Meski begitu, wacana itu belum final. Sebab, hingga kini, payung hukumnya sedang dalam tahap finalisasi. Pemerintah tengah merevisi Peraturan Presiden (Perpres) Nomor 191/ 2014 tentang Penyediaan, Pendistribusian, dan Harga Jual Eceran BBM. Jika aturan itu rampung, nanti akan diperinci siapa-siapa saja yang berhak dan tidak berhak menikmati BBM bersubsidi.
Rencananya, revisi tersebut rampung pada Agustus 2022. Saleh mengimbau masyarakat agar melakukan pendaftaran kendaraannya ke MyPertamina. Meski belum menjelaskan secara spesifik indikator pembatasan kendaraan di atas 2.000 cc untuk membeli pertalite, Saleh menyebut hal itu sebagai anjuran agar kendaraan berkubikasi besar mengonsumsi jenis BBM yang lebih ramah lingkungan.
"Konsumsi (kendaraan) 2.000 cc ke atas itu besar juga bagi mobil-mobil lux (mewah). (Mobil-mobil itu) dianjurkan juga oleh pabrikan untuk mengonsumsi BBM dengan oktan tinggi yang lebih bersih," jelasnya.

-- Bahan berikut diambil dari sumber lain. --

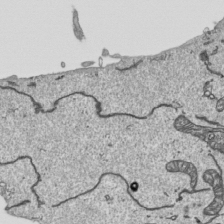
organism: Human
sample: Mitochondria in HCT116 cells
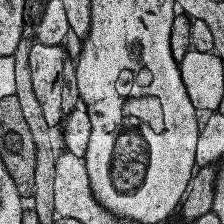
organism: Human
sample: Temporal Lobe
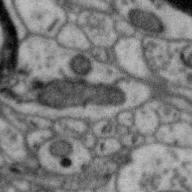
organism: Zebra finch
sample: Brain
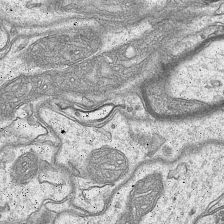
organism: Mouse
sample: CA1 Hippocampus
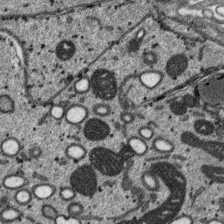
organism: Human
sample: Lung epithelial cells infected with SARS-CoV-2
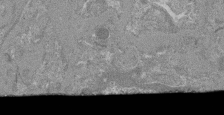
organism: Mouse
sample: Glomerulus
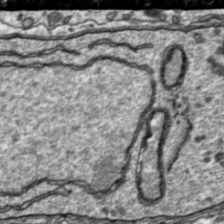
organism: Toxoplasma gondii
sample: Parasites in a vacuole inside a host cell
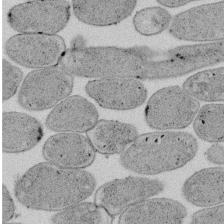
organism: E. coli
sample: Bacterial nucleoid
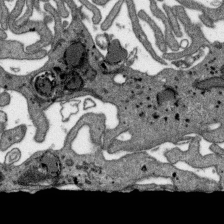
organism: Human
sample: Lung epithelial cells, uninfected (mock) control
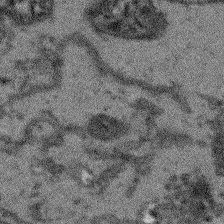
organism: Arabidopsis thaliana
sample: Root tip
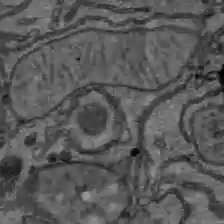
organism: C57BL Mouse
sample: Liver
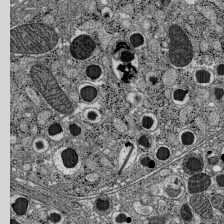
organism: C57BL Mouse
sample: Pancreatic islet
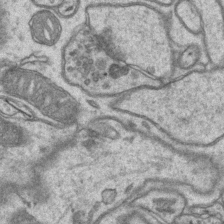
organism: Mouse
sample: CA1 Hippocampus
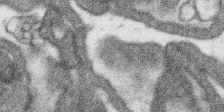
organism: Human
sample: Lung epithelial cells infected with SARS-CoV-2
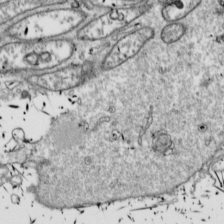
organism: Drosophila
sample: Cell division; meiosis; drosophila spermatocytes
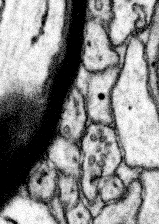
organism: Mouse
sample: Somatosensory cortex neuropil
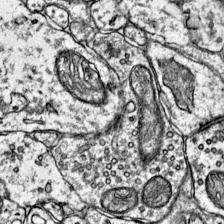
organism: Mouse
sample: Primary visual cortex
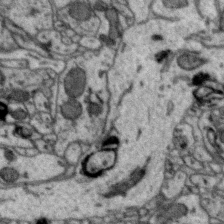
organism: Zebra finch
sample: Brain
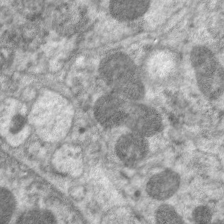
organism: C. elegans
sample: Pharynx
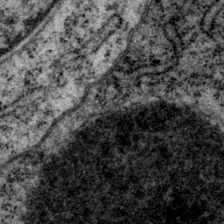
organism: P. pacificus
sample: Pharynx
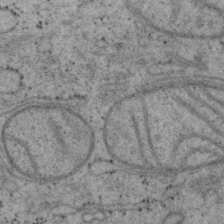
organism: Human
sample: HeLa cells
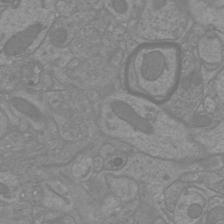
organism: Mouse
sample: Cortical neurons
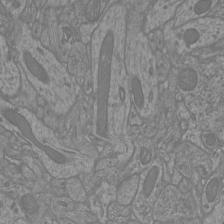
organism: Mouse
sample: Cortical neurons
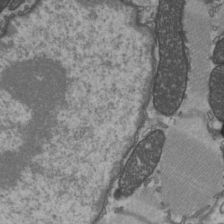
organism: C57BL Mouse
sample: Heart
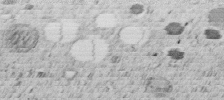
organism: C. elegans
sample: C. elegans embryo early stage
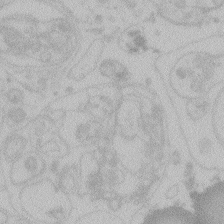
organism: Zebrafish
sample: Macrophage infected with Toxoplasma gondii
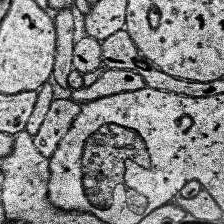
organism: Human
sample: Temporal Lobe
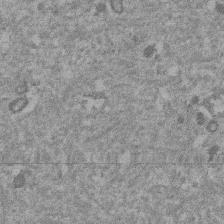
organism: Mouse
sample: Dividing mouse embryo 1 cell stage
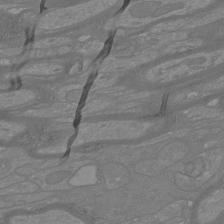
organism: Mouse
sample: Cortical neurons
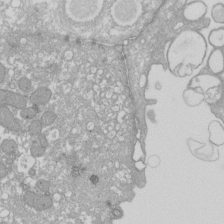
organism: Xenopus
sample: Cilia; centrioles in frog embryo cells
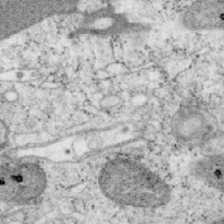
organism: Mouse
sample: OT-I killer T cells with ID8 ovarian cancer cells
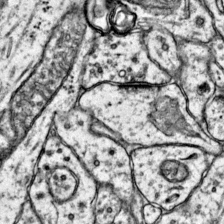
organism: Mouse
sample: Primary visual cortex
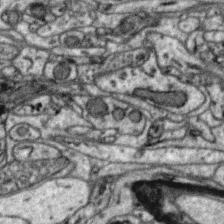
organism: Zebra finch
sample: Brain
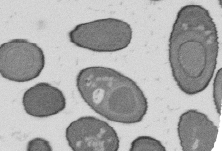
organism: B. subtilis
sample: Bacterial spore
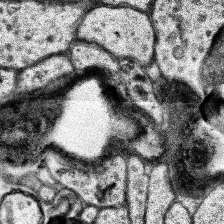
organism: Human
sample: Temporal Lobe
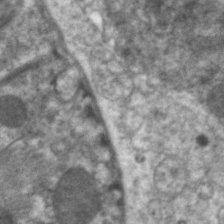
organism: C. elegans
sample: Pharynx
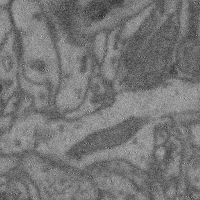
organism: Mouse
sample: Cerebral cortex
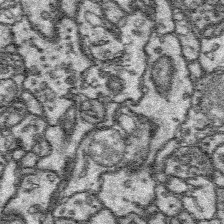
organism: Platynereis dumerilii
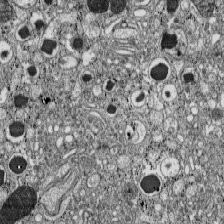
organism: C57BL Mouse
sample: Pancreatic islet
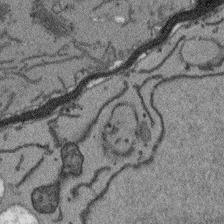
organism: Arabidopsis thaliana
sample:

Dalam sebuah kesempatan baru-baru ini, Saleh menyebutkan bahwa pembelian solar akan dibatasi bagi seluruh kendaraan pribadi pelat hitam. Namun, pembelian solar masih bisa dilakukan untuk kendaraan pribadi dengan bak terbuka.
Sebagai catatan, dalam revisi perpres yang tengah berlangsung, turut dipertimbangkan fungsi ekonomi dari tiap kriteria kendaraan bagi masyarakat.
"Kami mendapat masukan bahwa masih banyak kendaraan roda empat bak terbuka yang mengangkut pasir atau usaha kecil-kecil lainnya di kampung-kampung. Kalau dibatasi akan sangat menyulitkan," katanya.
Di sisi lain, transportasi umum dan angkutan barang dengan pelat kuning masih diberi akses untuk membeli solar. Alasannya, dua jenis angkutan itu berkontribusi pada kegiatan perekonomian dan sosial masyarakat.
Pertamina mencatat, 60 persen warga yang menikmati BBM bersubsidi termasuk golongan kaya. "Golongan kaya ini mengonsumsi hampir 80 persen dari total konsumsi BBM bersubsidi," terang Corporate Secretary Pertamina Patra Niaga Irto Ginting Kamis (30/6).
Sementara itu, 40 persen masyarakat rentan dan miskin hanya mengonsumsi 20 persen dari total subsidi energi. Terkait wacana pembatasan penggunaan pertalite dan solar untuk mobil berkapasitas mesin 2.000 cc ke atas, pelaku industri otomotif memprediksi bahwa hal itu dalam jangka pendek belum memengaruhi penjualan secara signifikan di segmen tersebut.
Direktur Marketing PT Toyota Astra Motor (TAM) Anton Jimmy Suwandi mengatakan, banyak faktor yang memengaruhi permintaan di pasar otomotif, khususnya roda empat. Yang terbesar adalah kondisi ekonomi. "Karena biasanya membeli kendaraan sudah dipersiapkan jauh-jauh hari," ucap Anton saat dihubungi JPG.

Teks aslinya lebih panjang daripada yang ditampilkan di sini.